"Sekolahpun keliru bila ia tidak tahu diri bahwa peranannya tidak seperti yang diduga selama ini. Ia bukan penentu gagal tidaknya seorang anak. Ia tak berhak menjadi perumus masa depan."
Ujian peserta didik SLTA maupun SLTP kali ini seperti ujian sebelumnya selalu disambut dengan perasaan cemas serta khawatir para peserta didik, pendidik maupun orang tua peserta didik.
Peserta didik kemudian melakukan berbagai cara,belajar semalam suntuk, guru guru berpacu dengan materi dan tak sedikit orang tua peserta didik menjadi terserang depressi serta perut kembung karena memikirkan anak anaknya yang mengadu nasib menghadapi UAN.
Format kelulusan tahun ini agak berbeda karana prestasi peserta didik selama belajar di bangku SLTP maupun SLTA ikut menentukan kelulusan meski dengan nilai koofisien relatip kecil yakni 40 % sementara nilai UAN murni memiliki persentasi 60%. Ini merupakan jawaban dari Kemendiknas terhadap kritik format kelulusan sebelumnya yang hanya ditentukan dari nilai UAN saja.
Dalam pelaksanaan UAN selalu ditemui kecurangan kecurangan untuk memuluskan jalan peserta didik mendapatkan nilai yang "memadai." Kecurangan itu bisa berupa didongkraknya nilai raport, kebocoran soal maupun beredarnya jawaban melalui SMS. Sulit memang untuk membuktikan hal tsb namun rasa keadilan kita tentu bisa merasakan adanya bentuk kecurangan kecurangan itu.

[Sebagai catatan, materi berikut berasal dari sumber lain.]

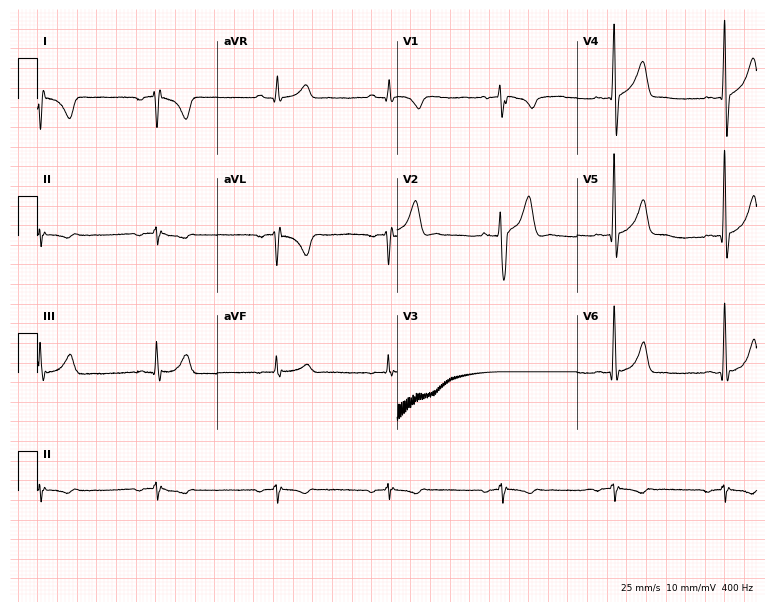
Electrocardiogram (7.3-second recording at 400 Hz), a male patient, 34 years old. Of the six screened findings (first-degree AV block, right bundle branch block (RBBB), left bundle branch block (LBBB), sinus bradycardia, atrial fibrillation (AF), sinus tachycardia), none is recorded.
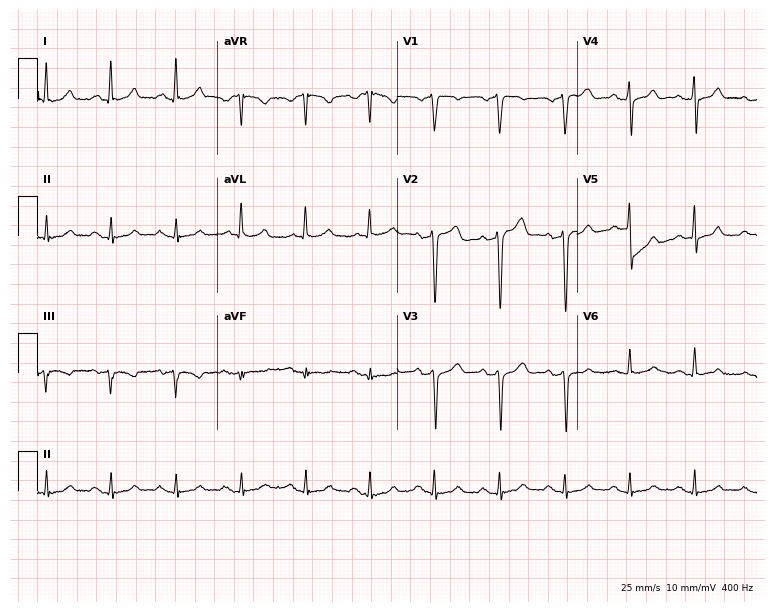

Dilapangan kemudian kita tahu, katakan Si Fulan yang hubungan "konesksi "dengan teman temanya baik akan mendapat nilai yang lebih tinggi dibandingkan dengan seorang anak yang secara akademis baik namun tidak punya koneksi
Tentu kemudian muncul apakah nilai penentuan kelulusan juga menyangkut aspek Afektif maupun Psikomotorik peserta didik ?
Tidak fair kemudian kalau UAN yang lebih fokus menilai aspek pengetahuan siswa dan tanpa melibatkan sikap , motivasi serta perilaku dipergunakan untuk menghakimi nasib peserta didik.